Compare the prayer of the so-called Mithraic Liturgy (pub. by Dieterich). There, characteristic places are to be found, such for instance as: τῆς ἀνθρωπίνης μου ψυχικῆς δυνάμεως ἤν ἐγὼ πάλιν μεταπαραλήμψομαι μετὰ τὴν ἐνεστῶσαν καὶ κατεπείγουσάν με πικρὰν ἀνάγκην ἁχρεοκόπητον (The human soul force which I, weighed down by guilt, would again attain, because of the present bitter need oppressing me), ἐπικαλοῦμαι ἕνεκα τῆς κατεπειγούσης καὶ πικρᾶς ἀπαραιτήτου ἀνάγκης (On account of the oppressing bitter and inexorable need).

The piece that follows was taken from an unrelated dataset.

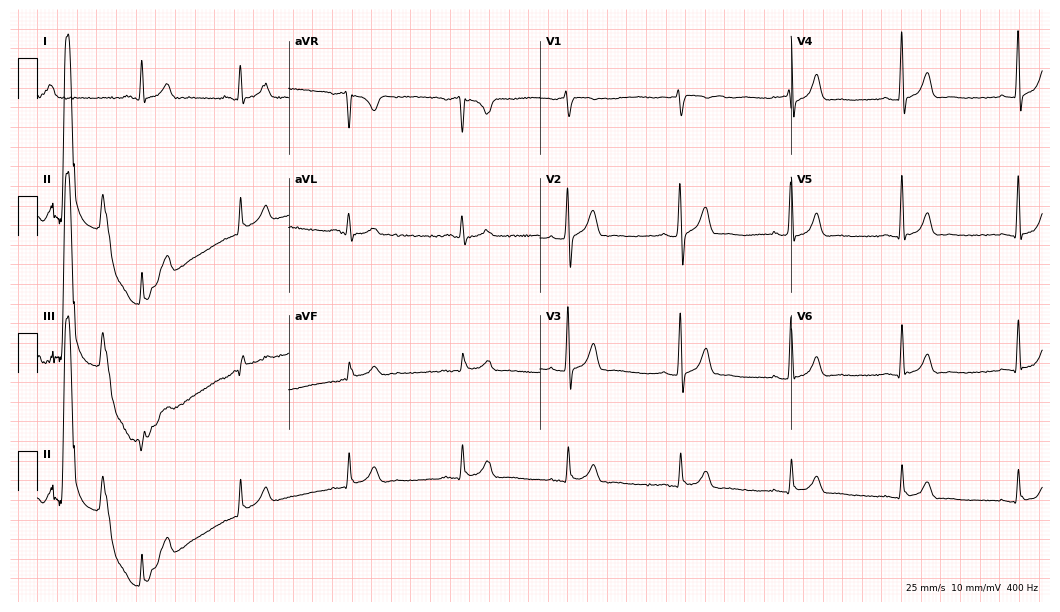
Standard 12-lead ECG recorded from a male, 44 years old (10.2-second recording at 400 Hz). Read as a normal ECG.

From the speech of the High Priest (Apuleius: “Metamorphoses,” lib. XI, 248) a similar train of thought may be gathered. The young philosopher Lucius was changed into an ass, that continuously rutting animal which Isis hated. Later he was released from the enchantment and initiated into the mysteries of Isis. When he was freed from the spell the priest speaks as follows: “Lubrico virentis aetatulae, ad serviles delapsus voluptates, curiositatis improsperae sinistrum praemium reportasti.—Nam in eos, quorum sibi vitas servitium Deae nostrae majestas vindicavit, non habet locum casus infestus—in tutelam jam receptus es Fortunae, sed videntis” (But falling into the slavery of pleasure, in the wantonness of buxom youth, you have reaped the inauspicious reward of your ill-fated curiosity—for direful calamity has no power over those whose lives the majesty of our Goddess has claimed for her own service.—You are now received under the guardianship of fortune, but of a fortune who can see). In the prayer to the Queen of Heaven, Isis, Lucius says: “Qua fatorum etiam inextricabiliter contorta retractas licia et Fortunae tempestates mitigas, et stellarum noxios meatus cohibes” (By which thou dost unravel the inextricably entangled threads of the fates, and dost assuage the tempests of fortune and restrain the malignant influences of the stars).—Generally it was the purpose of the rite to destroy the “evil compulsion of the star” by magic power.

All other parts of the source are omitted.